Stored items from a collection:
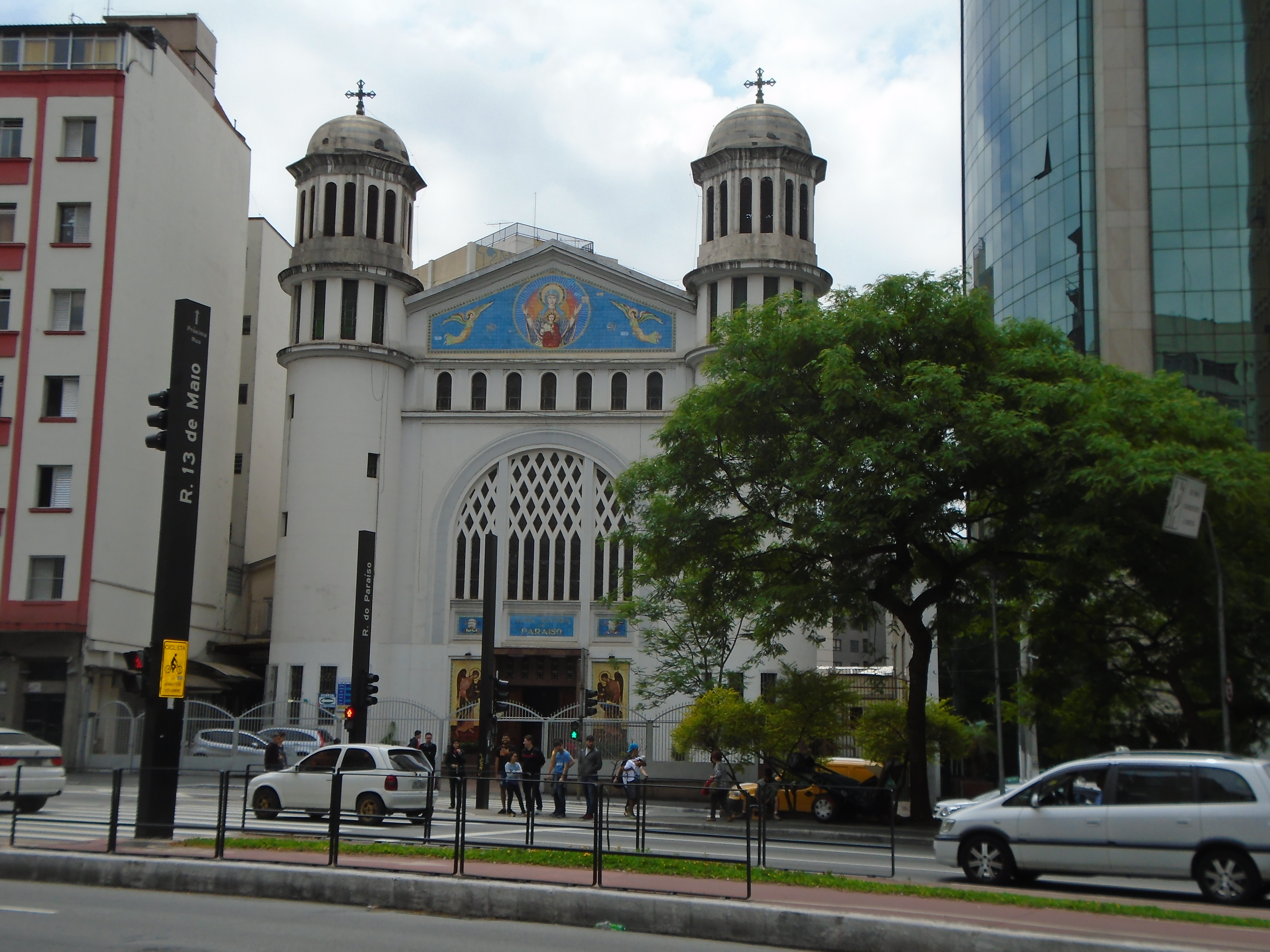 Catedral de Nossa Senhora do Paraíso, São Paulo
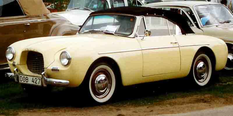 Volvo P1900 Sport Cabriolet 1956
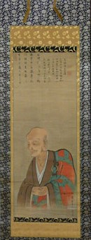 宗賢寺 歴世住職肖像画 笑山全悦
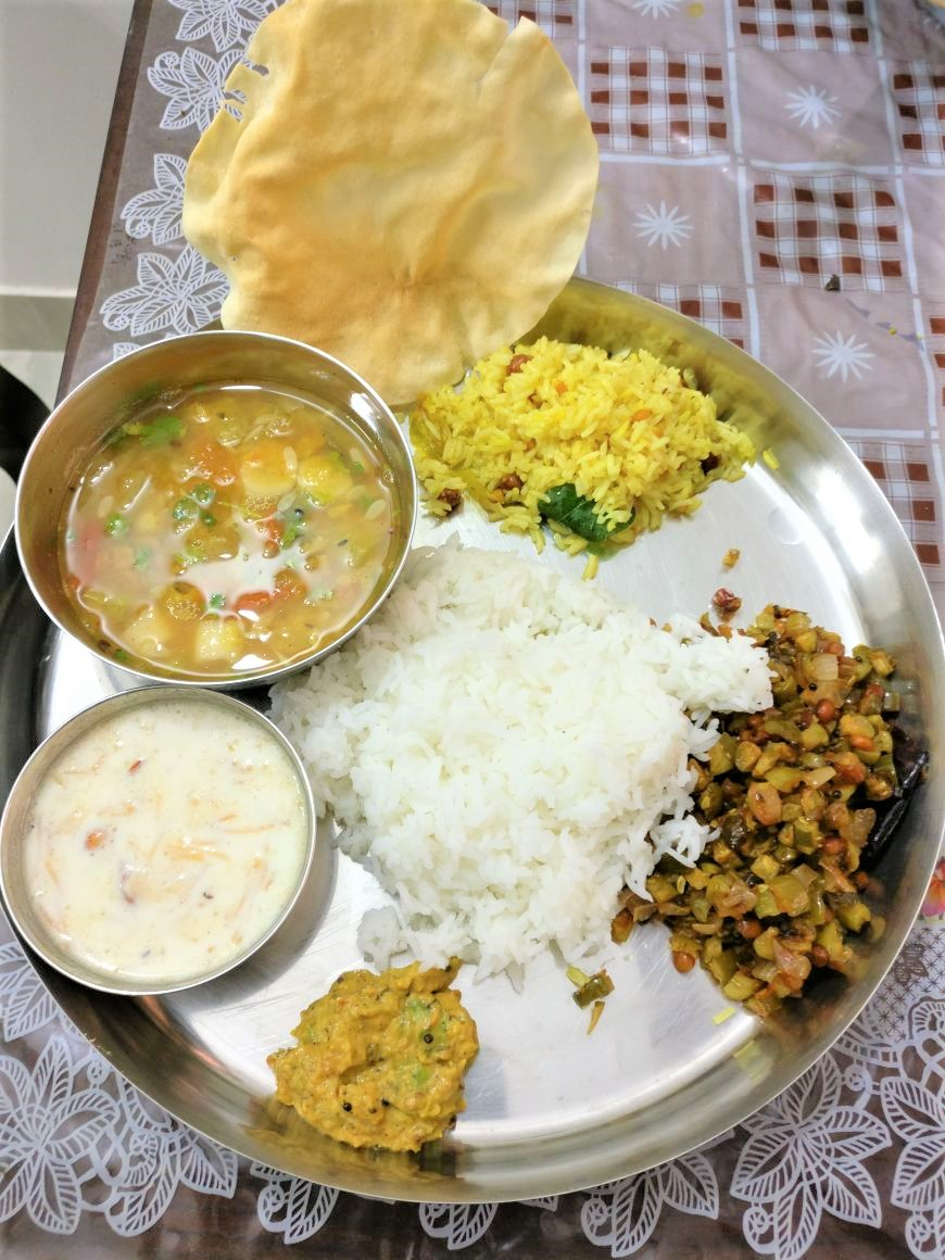 ముఖ్యమైన రోజున ఇంటి శాకాహార భోజనము
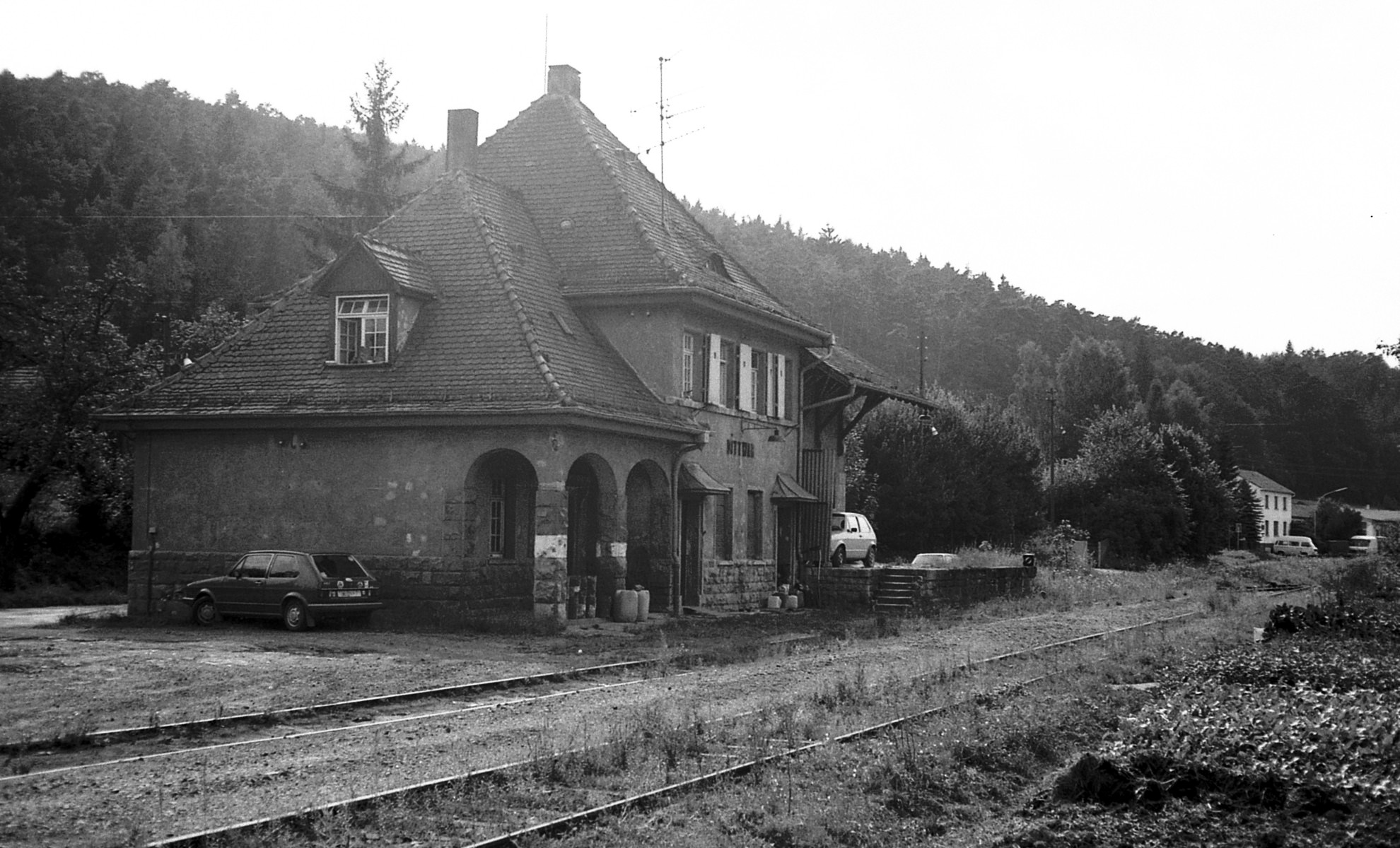 Dittwar-Bahnhof. 1984 lagen noch Gleis 1 und Gleis 2. Überdachter Aussenbereich des Wartesaals mit drei schönen Rundbögen. Ganz rechts daneben die ehemalige Stückgutlagerhalle mit Kopfladerampe.
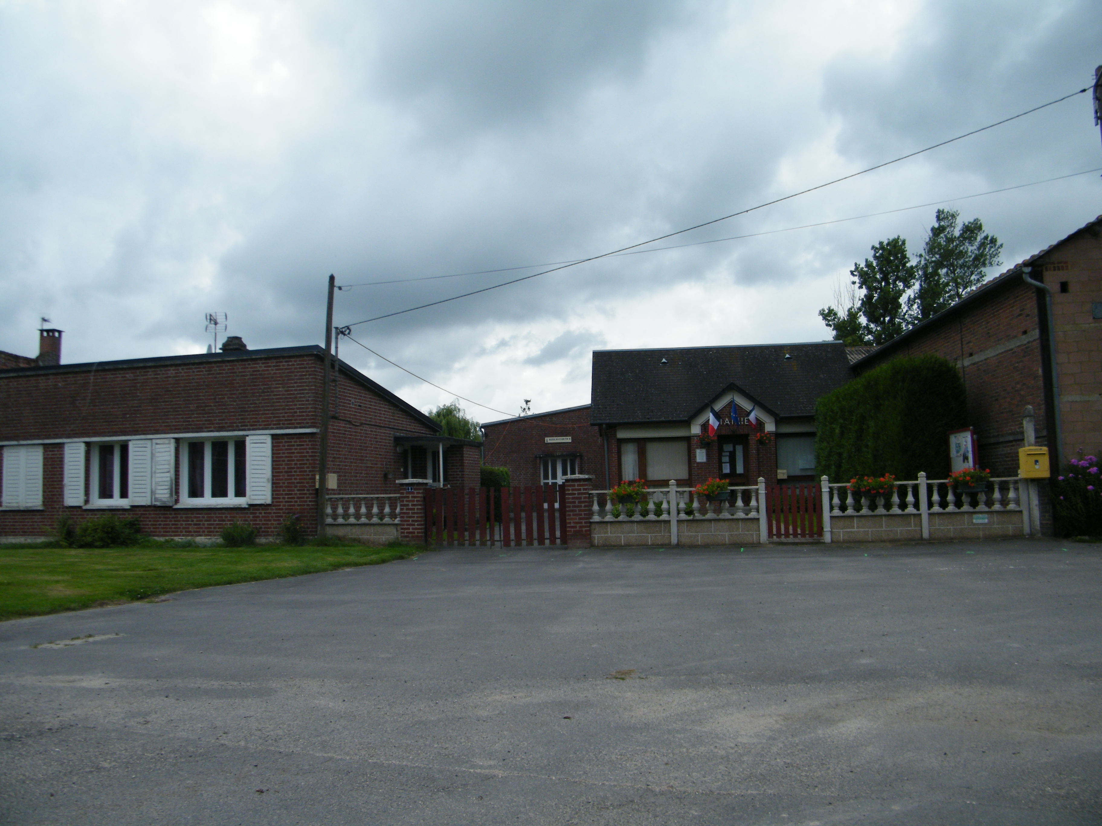 Mairie.
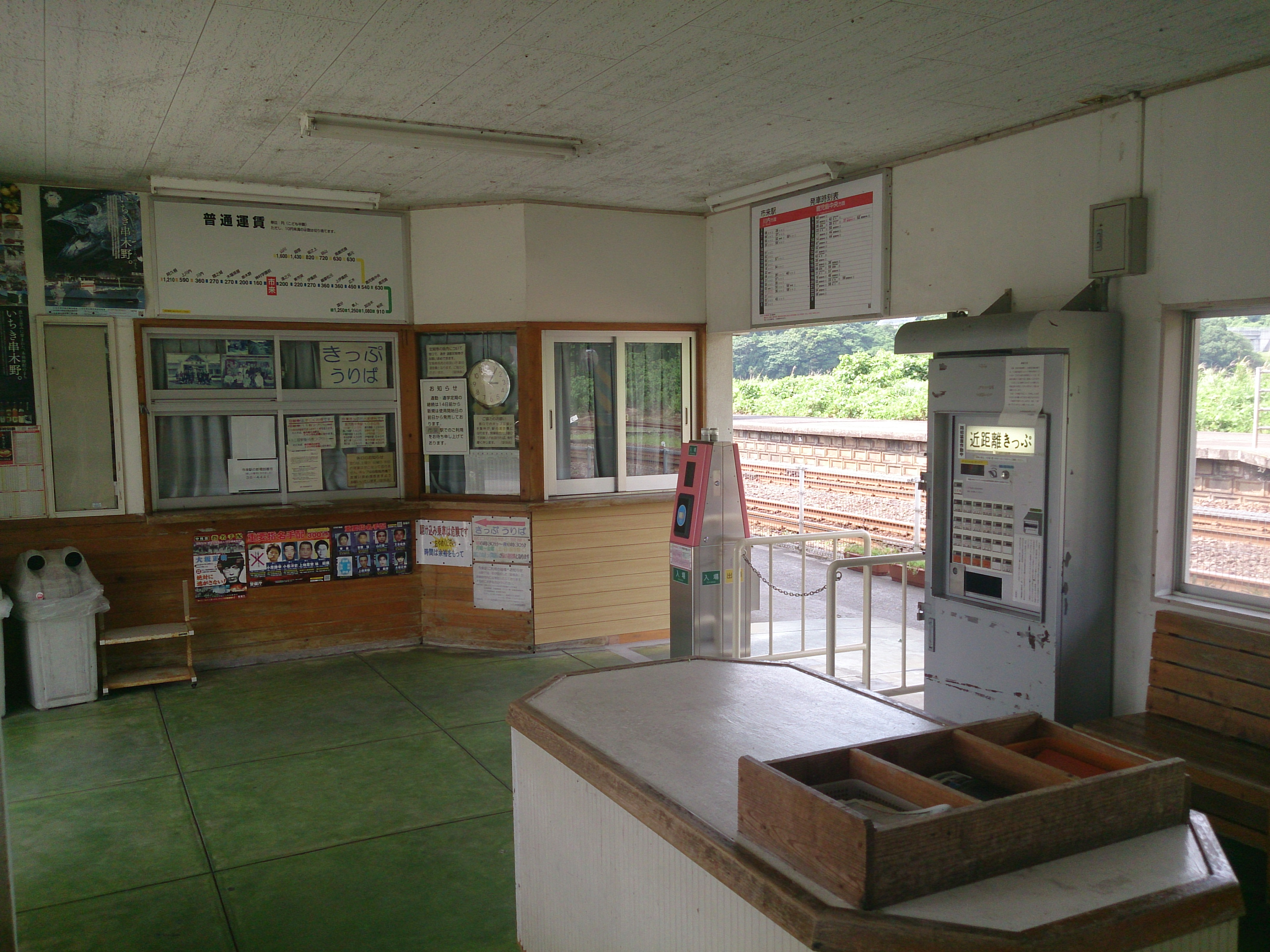 市来駅駅舎内
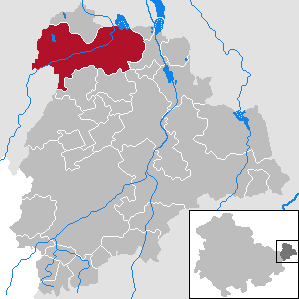 Meuselwitz in Thuringia - District Altenburger Land
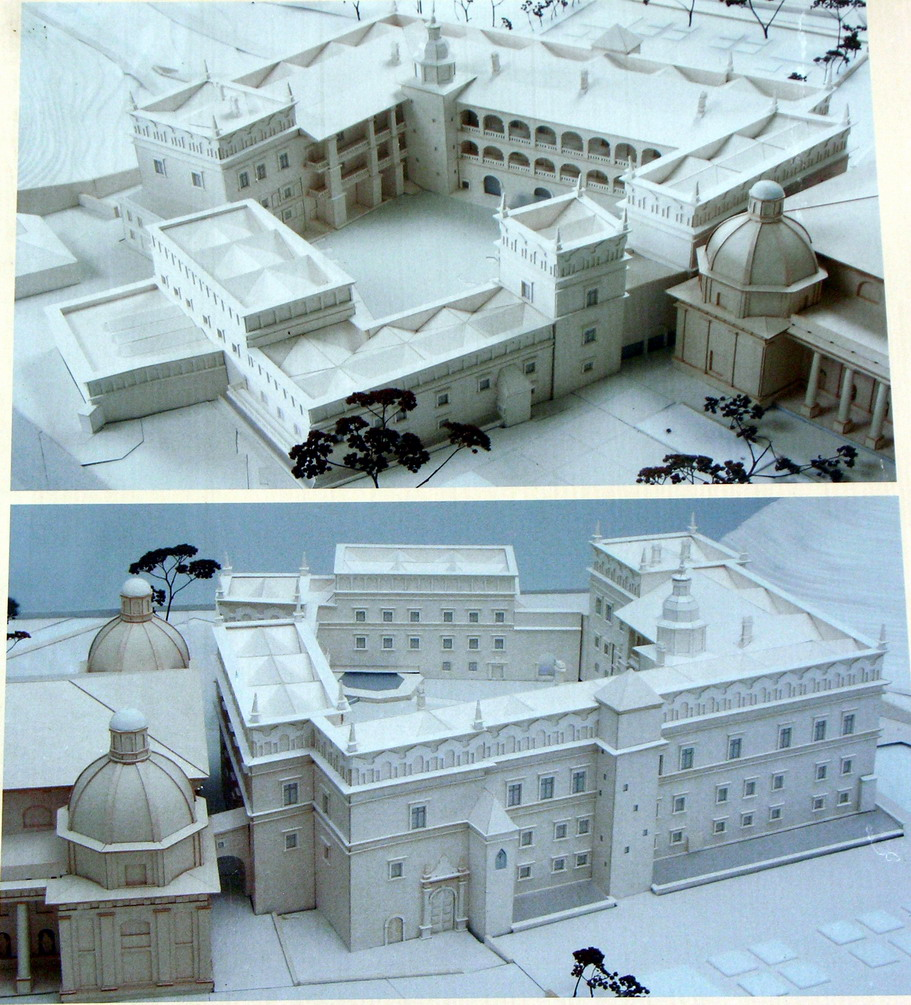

EXERCISE DIRECTIONS:
All lines above must be repeated exactly, and the pictures must be omitted.

TASK RESPONSE:
 Catedral de Nossa Senhora do Paraíso, São Paulo
 Volvo P1900 Sport Cabriolet 1956
 宗賢寺 歴世住職肖像画 笑山全悦
 ముఖ్యమైన రోజున ఇంటి శాకాహార భోజనము
 Dittwar-Bahnhof. 1984 lagen noch Gleis 1 und Gleis 2. Überdachter Aussenbereich des Wartesaals mit drei schönen Rundbögen. Ganz rechts daneben die ehemalige Stückgutlagerhalle mit Kopfladerampe.
 Mairie.
 市来駅駅舎内
 Meuselwitz in Thuringia - District Altenburger Land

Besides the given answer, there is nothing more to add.